### Work instructions
Reproduce the listing below word for word and exclude any picture.

### Provided records

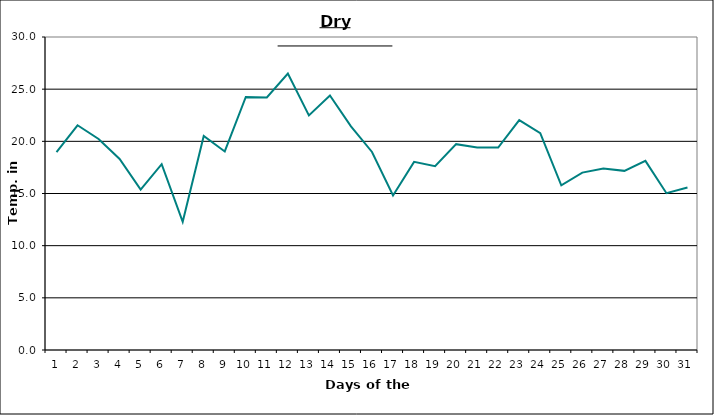
| Category | Series 0 |
|---|---|
| 0 | 18.97 |
| 1 | 21.54 |
| 2 | 20.23 |
| 3 | 18.31 |
| 4 | 15.38 |
| 5 | 17.81 |
| 6 | 12.29 |
| 7 | 20.51 |
| 8 | 19.03 |
| 9 | 24.25 |
| 10 | 24.2 |
| 11 | 26.49 |
| 12 | 22.48 |
| 13 | 24.4 |
| 14 | 21.44 |
| 15 | 18.98 |
| 16 | 14.81 |
| 17 | 18.03 |
| 18 | 17.61 |
| 19 | 19.73 |
| 20 | 19.41 |
| 21 | 19.4 |
| 22 | 22.04 |
| 23 | 20.79 |
| 24 | 15.78 |
| 25 | 17 |
| 26 | 17.4 |
| 27 | 17.17 |
| 28 | 18.13 |
| 29 | 15.03 |
| 30 | 15.58 |
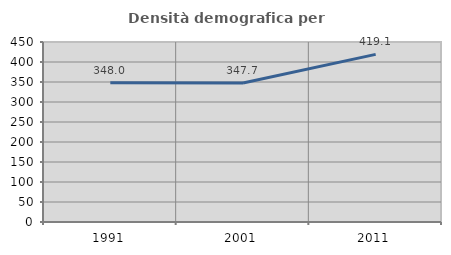
| Category | Densità demografica |
|---|---|
| 1991.0 | 348.029 |
| 2001.0 | 347.716 |
| 2011.0 | 419.094 |
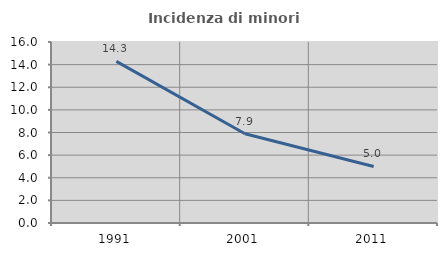
| Category | Incidenza di minori stranieri |
|---|---|
| 1991.0 | 14.286 |
| 2001.0 | 7.895 |
| 2011.0 | 5 |
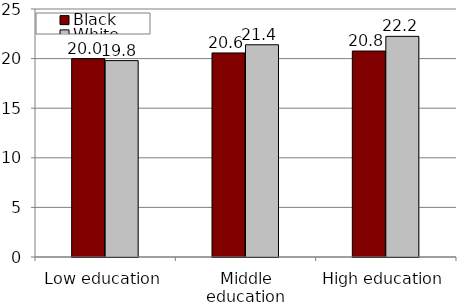
| Category | Black | White |
|---|---|---|
| Low education | 19.998 | 19.797 |
| Middle education | 20.57 | 21.394 |
| High education | 20.762 | 22.243 |
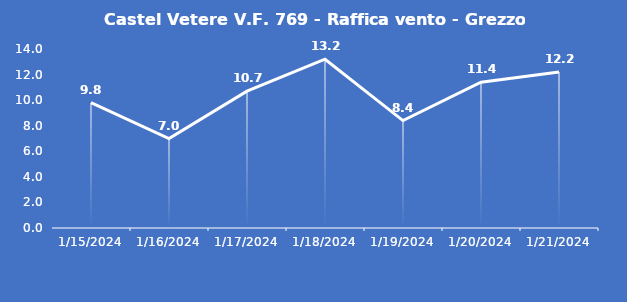
| Category | Castel Vetere V.F. 769 - Raffica vento - Grezzo (m/s) |
|---|---|
| 1/15/24 | 9.8 |
| 1/16/24 | 7 |
| 1/17/24 | 10.7 |
| 1/18/24 | 13.2 |
| 1/19/24 | 8.4 |
| 1/20/24 | 11.4 |
| 1/21/24 | 12.2 |
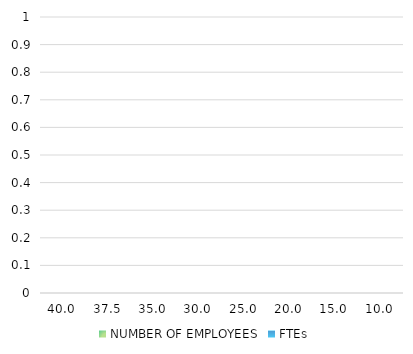
| Category | NUMBER OF EMPLOYEES | FTEs |
|---|---|---|
| 40.0 |  | 0 |
| 37.5 |  | 0 |
| 35.0 |  | 0 |
| 30.0 |  | 0 |
| 25.0 |  | 0 |
| 20.0 |  | 0 |
| 15.0 |  | 0 |
| 10.0 |  | 0 |

### Response
| Category | Series 0 |
|---|---|
| 0 | 18.97 |
| 1 | 21.54 |
| 2 | 20.23 |
| 3 | 18.31 |
| 4 | 15.38 |
| 5 | 17.81 |
| 6 | 12.29 |
| 7 | 20.51 |
| 8 | 19.03 |
| 9 | 24.25 |
| 10 | 24.2 |
| 11 | 26.49 |
| 12 | 22.48 |
| 13 | 24.4 |
| 14 | 21.44 |
| 15 | 18.98 |
| 16 | 14.81 |
| 17 | 18.03 |
| 18 | 17.61 |
| 19 | 19.73 |
| 20 | 19.41 |
| 21 | 19.4 |
| 22 | 22.04 |
| 23 | 20.79 |
| 24 | 15.78 |
| 25 | 17 |
| 26 | 17.4 |
| 27 | 17.17 |
| 28 | 18.13 |
| 29 | 15.03 |
| 30 | 15.58 |
| Category | Densità demografica |
|---|---|
| 1991.0 | 348.029 |
| 2001.0 | 347.716 |
| 2011.0 | 419.094 |
| Category | Incidenza di minori stranieri |
|---|---|
| 1991.0 | 14.286 |
| 2001.0 | 7.895 |
| 2011.0 | 5 |
| Category | Black | White |
|---|---|---|
| Low education | 19.998 | 19.797 |
| Middle education | 20.57 | 21.394 |
| High education | 20.762 | 22.243 |
| Category | Castel Vetere V.F. 769 - Raffica vento - Grezzo (m/s) |
|---|---|
| 1/15/24 | 9.8 |
| 1/16/24 | 7 |
| 1/17/24 | 10.7 |
| 1/18/24 | 13.2 |
| 1/19/24 | 8.4 |
| 1/20/24 | 11.4 |
| 1/21/24 | 12.2 |
| Category | NUMBER OF EMPLOYEES | FTEs |
|---|---|---|
| 40.0 |  | 0 |
| 37.5 |  | 0 |
| 35.0 |  | 0 |
| 30.0 |  | 0 |
| 25.0 |  | 0 |
| 20.0 |  | 0 |
| 15.0 |  | 0 |
| 10.0 |  | 0 |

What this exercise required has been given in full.